What a difference half a day makes. With the memory of Antigua still fresh, and in light of the poise shown by Brathwaite here, England took the field looking a little weary. Even the long-life batteries of Root must have been tested and, as he opened the bowling and aimed his offbreaks into the rough outside leg stump, it was easy to conclude that the lights had gone out on the contest.
But as in the first innings, the arrival of the second new ball sparked a surge from England’s bowlers, Anderson in particular. Stuart Broad provided encouragement when he could have had Brathwaite lbw, caught at slip or caught at short leg within his first five balls; but the West Indies opener was definitively out to the next delivery he faced, fending a bouncer from Anderson that straightened its line as he tried to turn the ball leg side only to be taken at gully.
Brathwaite’s 116 had been worth a whole pile of nutmeg, the valuable spice that is one of Grenada’s main exports, but West Indies once again set about squandering their riches. They were helped on their way by Anderson, who prised out the two big middle-order wickets of Marlon Samuels and Shivnarine Chanderpaul during a devastating spell of 3 for 1 in 23 balls.
Chanderpaul’s dismissal owed plenty to the reactions of Cook, who grasped a rebound from second slip at the second attempt. Ian Bell should have taken the chance, as Chanderpaul fished at one angled across him but Cook’s desperate, one-handed grab showed England would not let go of this match easily.
If England were going to take their chances they still needed West Indies to provide them and Samuels was the next to oblige. Having faced more than 100 deliveries, he was guilty of a moment’s indecision to an Anderson delivery outside off and steered it through to Jos Buttler as he tried to withdraw the bat. Anderson then plucked a catch above his head as Jermaine Blackwood made a misguided attempt to clear mid-off.
The game was shaping itself irresistibly around England’s attack leader and, even after completing an eight-over spell, he was central to West Indies losing a fifth wicket. Ballance produced a fabulous attempt to catch an uppish drive from Denesh Ramdin one-handed at extra cover but could only get fingertips to the ball. England were still contemplating the missed chance when Anderson scooped it up at mid-off and rifled in a direct hit at the non-striker’s end, with Holder well out of his ground.

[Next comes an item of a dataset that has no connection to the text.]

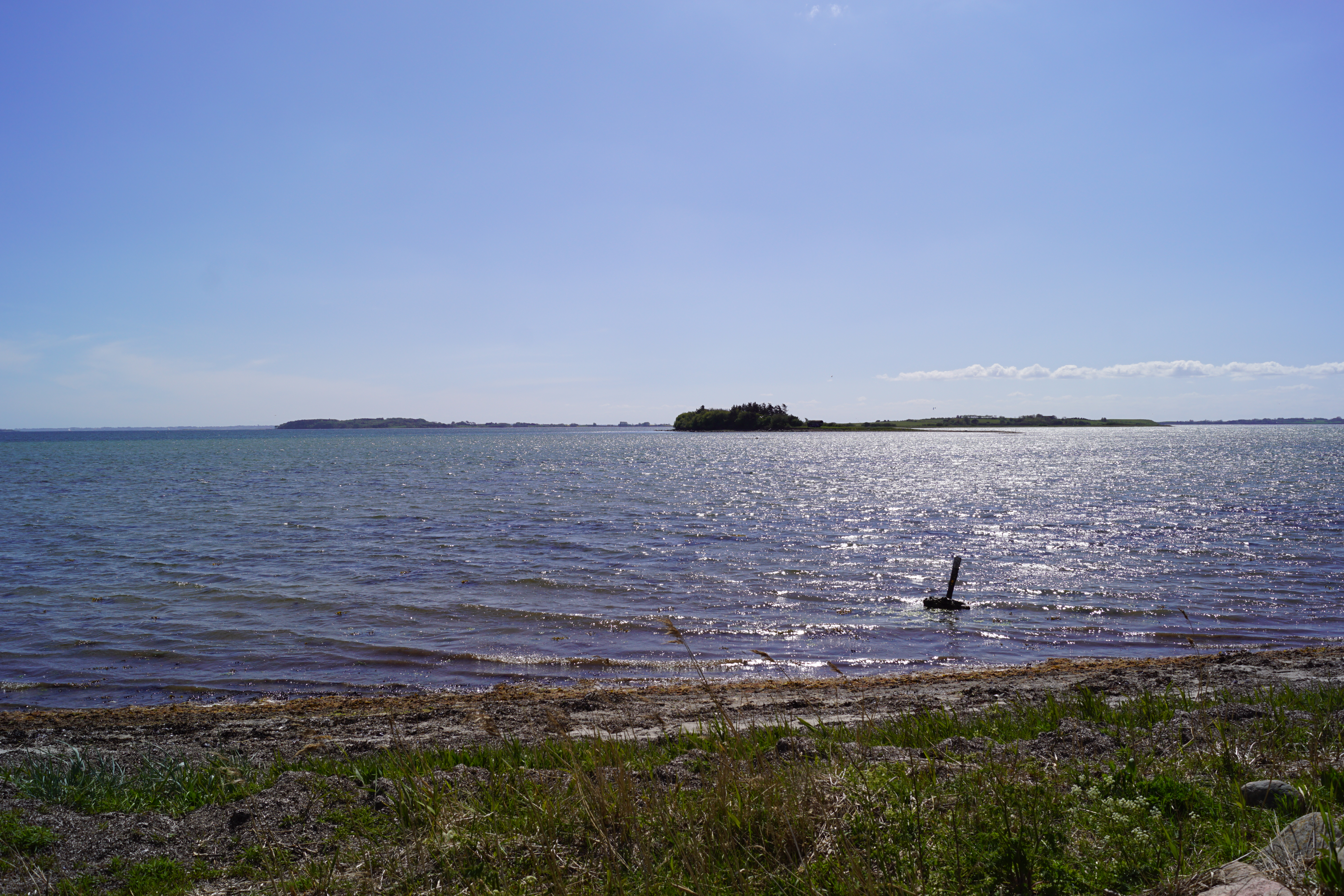 Græsholm og Svelmø ved Nakkebølle Fjord med Avarnakø i baggrunden
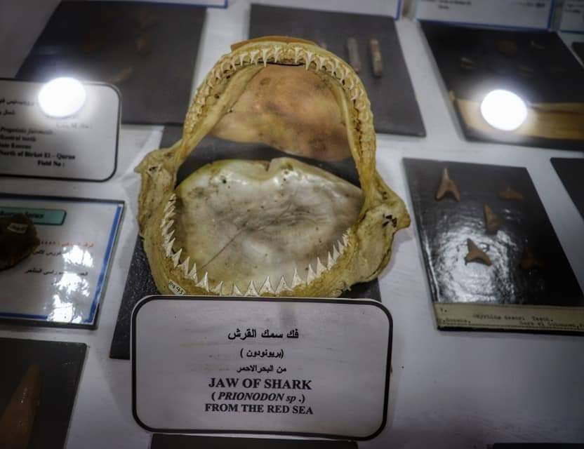 فك سمكة قرش

West Indies’ hopes of staving off England now rested on their captain, Ramdin, who had made the most of some fortune in battling his way to the interval. He might have been taken at gully, when Anderson flogged something extra from the pitch to take the shoulder of the bat but a leaping Root could not quite grasp the chance. He also inside-edged Chris Jordan past his stumps and, in the final over before lunch, survived a thin toe end off Moeen that bounced out of Buttler’s gloves.
He was eventually out after missing a full toss from Moeen to be struck on the boot in front of middle stump. Ramdin reviewed but, for him and for West Indies, the writing was on the wall.